***** Collected data

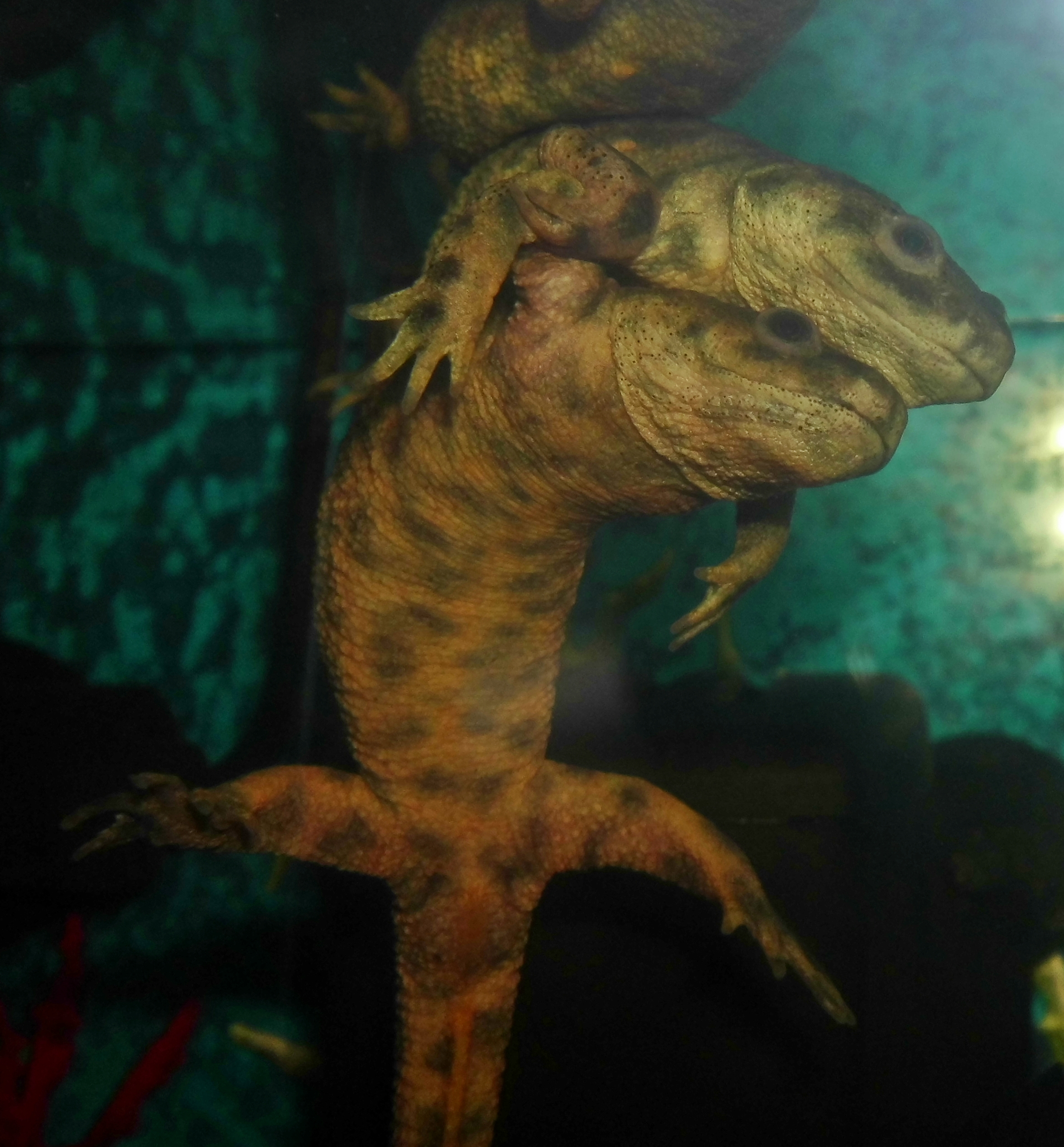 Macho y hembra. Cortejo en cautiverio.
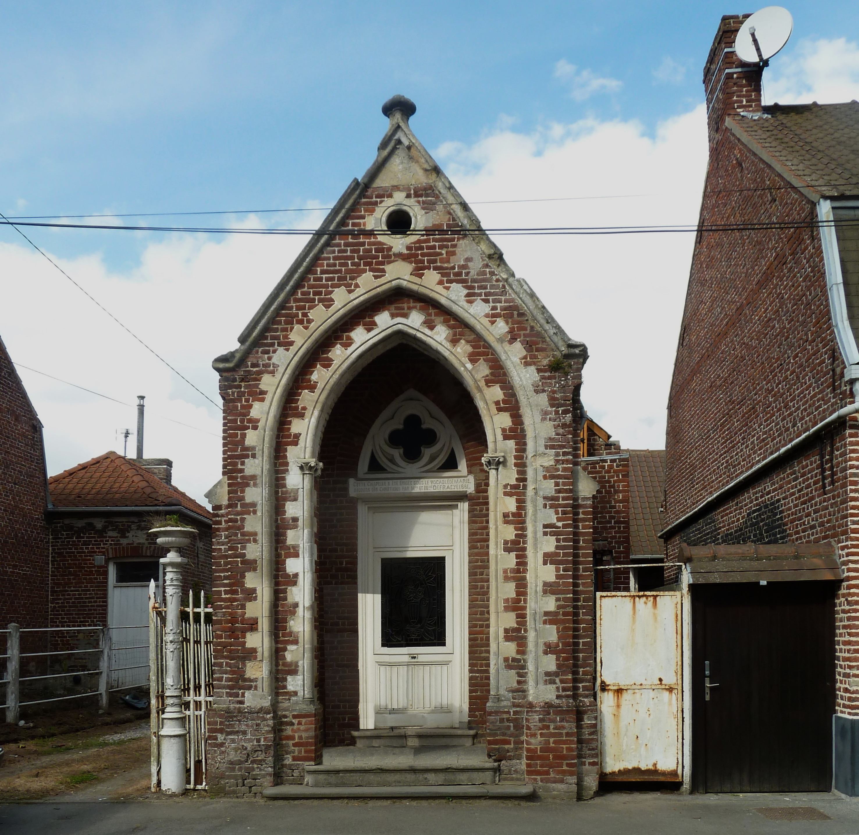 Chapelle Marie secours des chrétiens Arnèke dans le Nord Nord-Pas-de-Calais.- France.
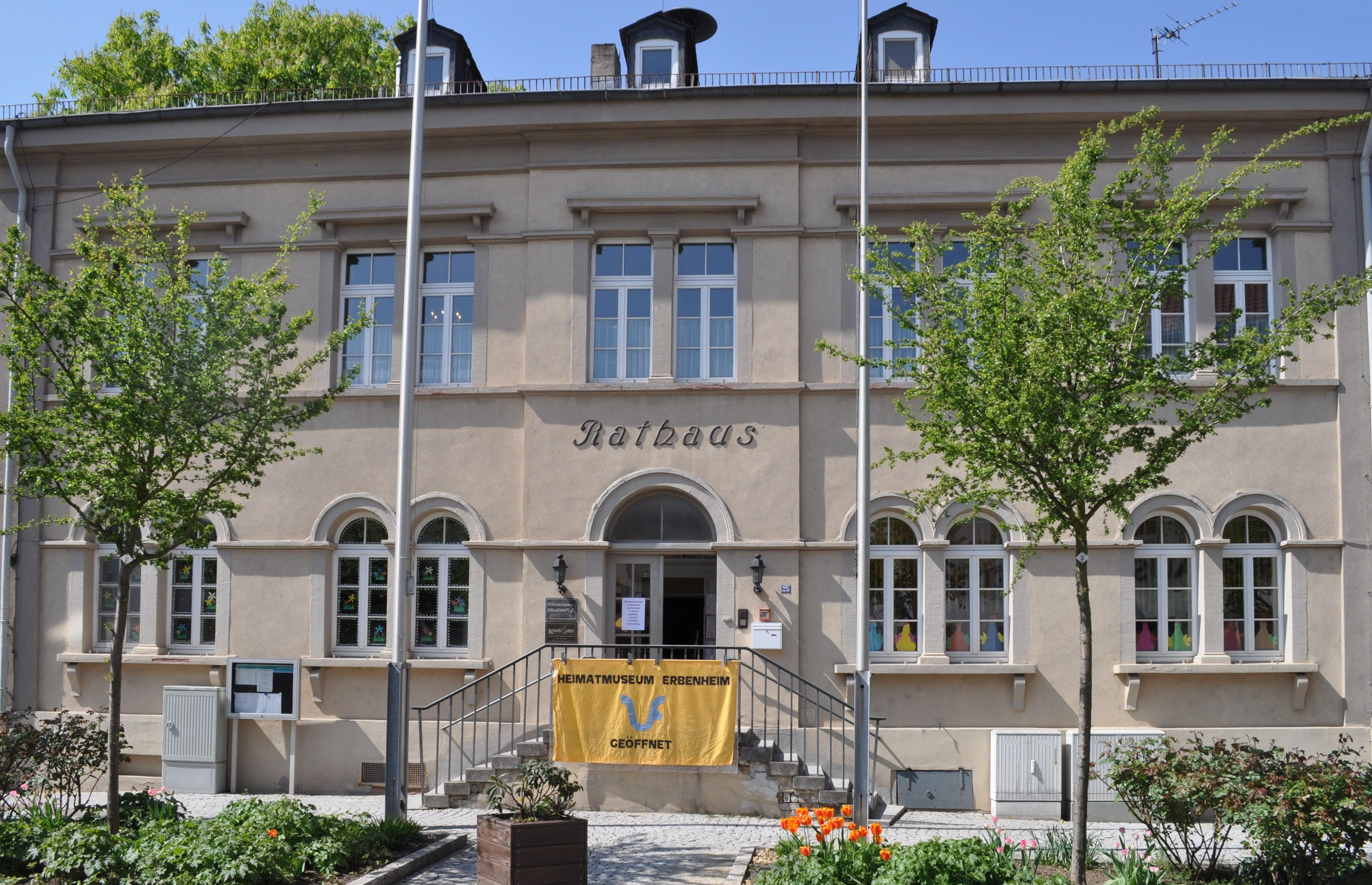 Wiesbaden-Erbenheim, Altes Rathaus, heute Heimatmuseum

**********

> _Problem statement_: Now write out the data word for word, skipping every picture in it.

> _Output_:
 Macho y hembra. Cortejo en cautiverio.
 Chapelle Marie secours des chrétiens Arnèke dans le Nord Nord-Pas-de-Calais.- France.
 Wiesbaden-Erbenheim, Altes Rathaus, heute Heimatmuseum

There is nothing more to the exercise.